[ASSIGNMENT]:
Your answer must be exactly the lines from the one containing "Von Franz Beckenbauer" through the end of the material, both ends included, without pictures.

+++

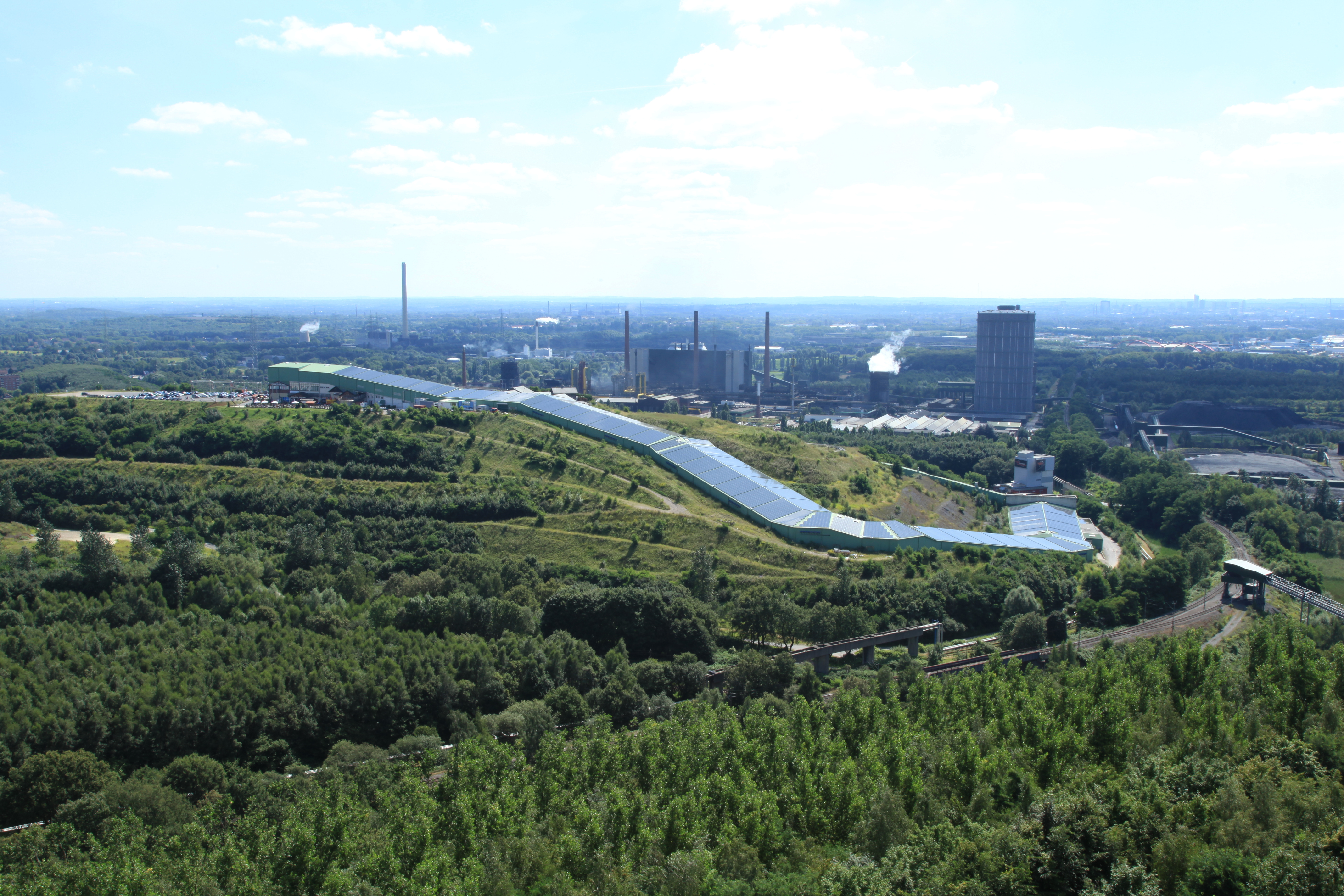 Blick vom Tetraeder auf Halde Prosperstraße mit und Kokerei Prosper in Bottrop
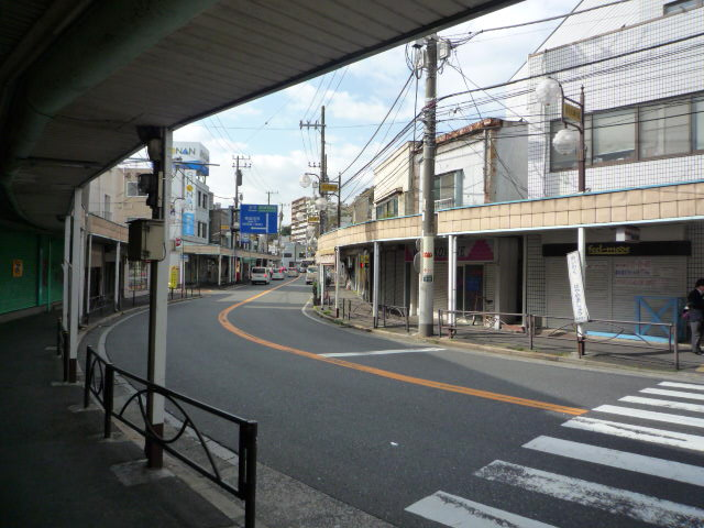 駅前商店街を撮影。
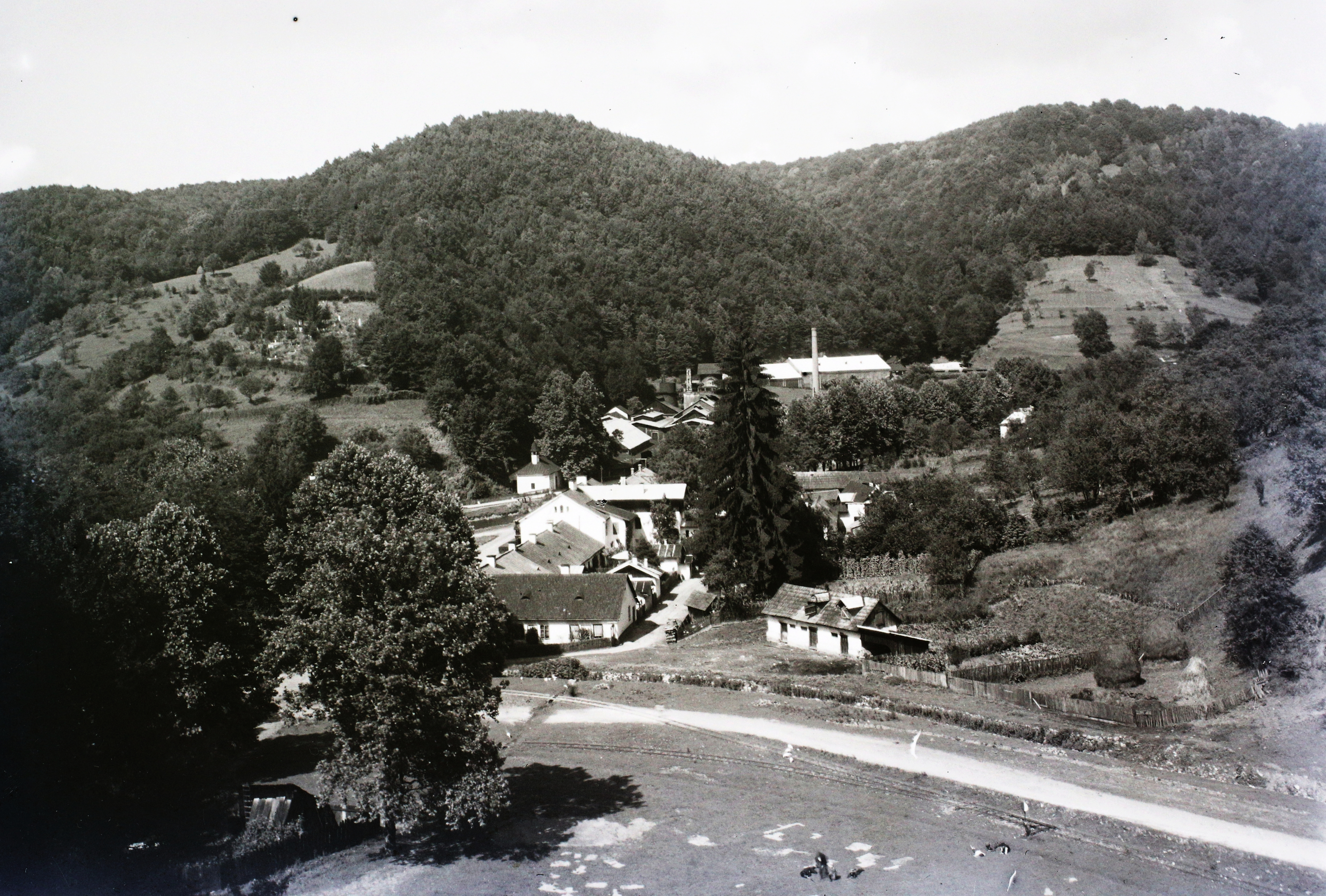 a község látképe, előtérben lent a Gavosdia - Nadrág közötti iparvasút vágánya. Location: Romania, Transylvania Title: a község látképe, előtérben lent a Gavosdia - Nadrág közötti iparvasút vágánya.
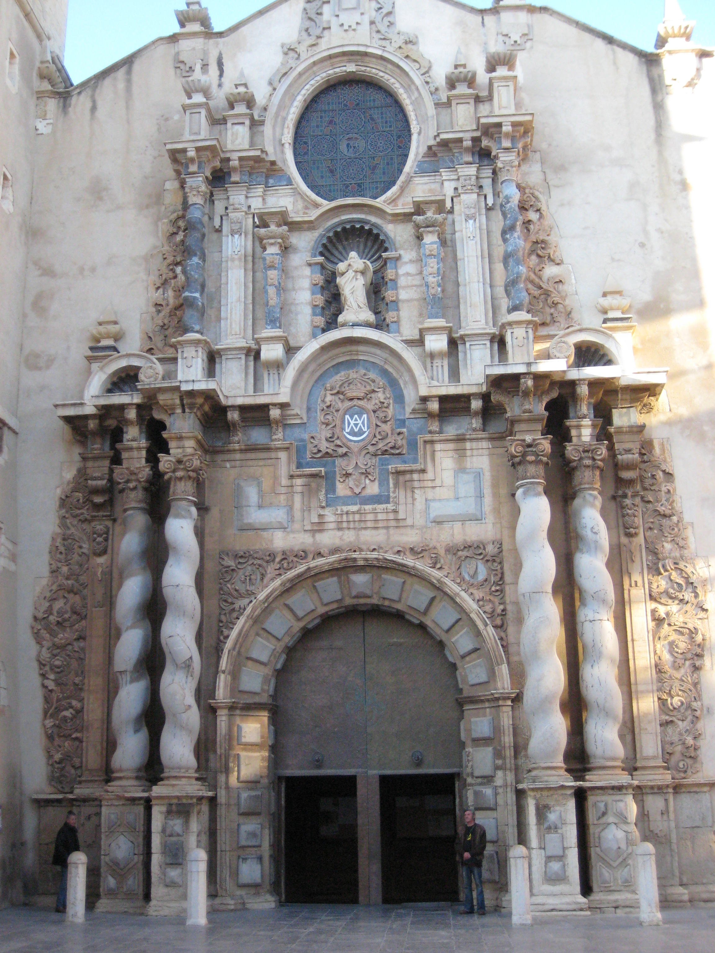 Portada principal de l'Església de la Mare de Déu de l'Assumpció de Vinaròs (Baix Maestrat)
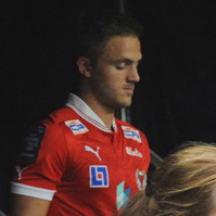 Mats Solheim
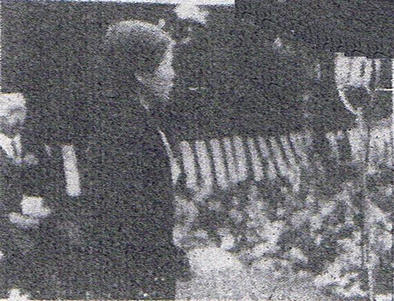 皇紀二千六百年奉祝全国基督教信徒大会奨励久布白落実
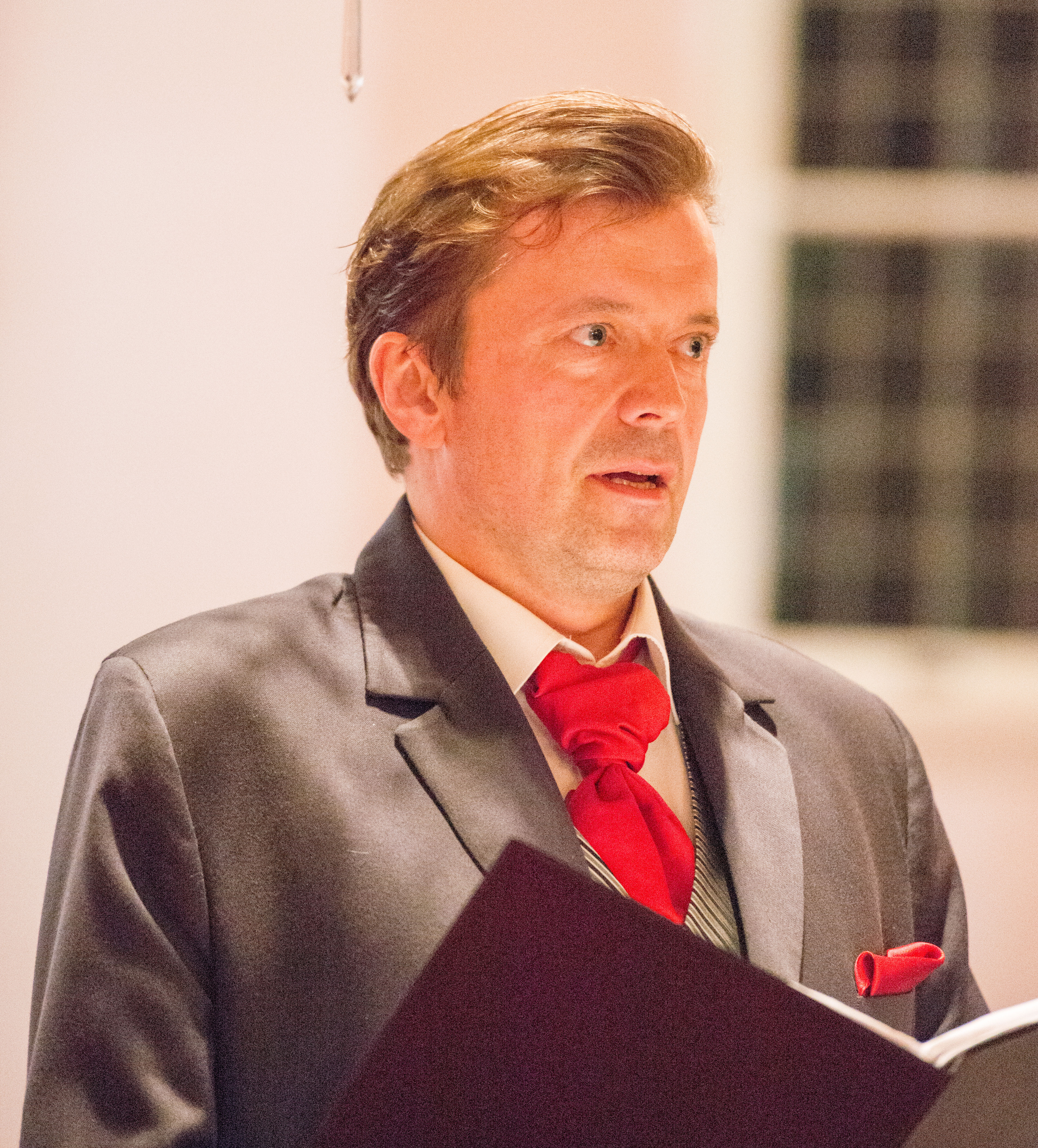 Jyrki Anttila, suomalainen oopperalaulaja
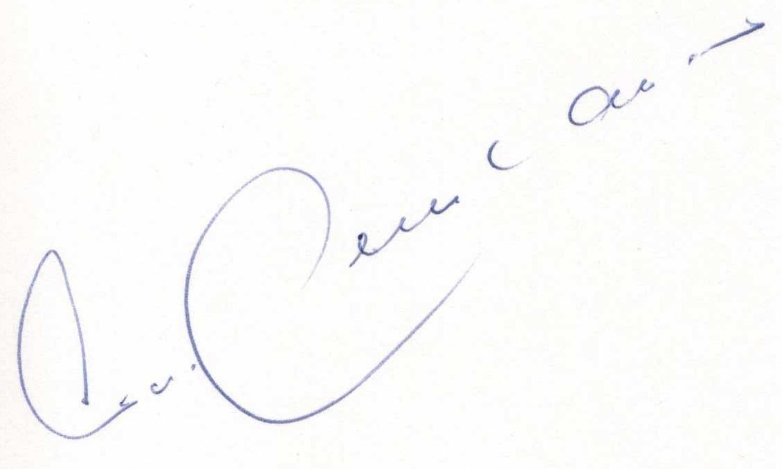 Von Franz Beckenbauer persönlich unterschriebene Notizbuchseite während der Halbzeitpause des Länderspiels Deutschland gegen Finnland (2:0) zur EM-Qualifikation im damaligen Frankenstadion in Nürnberg am Mittwoch, 31. März 1999
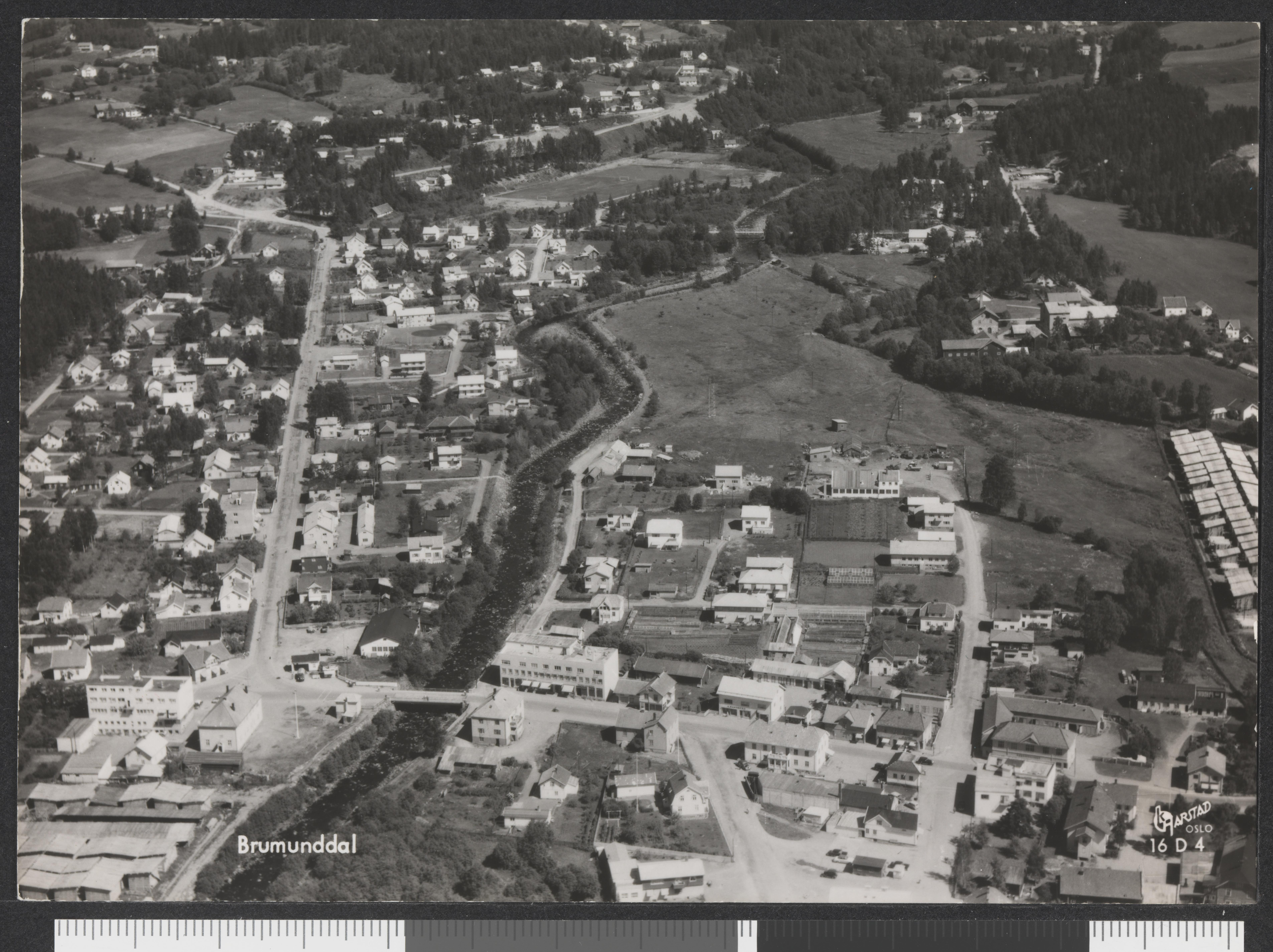 Bildet er hentet fra Nasjonalbibliotekets bildesamling Brumundal, Ringsaker, Hedmark

+++

[RESULT OF THIS TASK]:
 Von Franz Beckenbauer persönlich unterschriebene Notizbuchseite während der Halbzeitpause des Länderspiels Deutschland gegen Finnland (2:0) zur EM-Qualifikation im damaligen Frankenstadion in Nürnberg am Mittwoch, 31. März 1999
 Bildet er hentet fra Nasjonalbibliotekets bildesamling Brumundal, Ringsaker, Hedmark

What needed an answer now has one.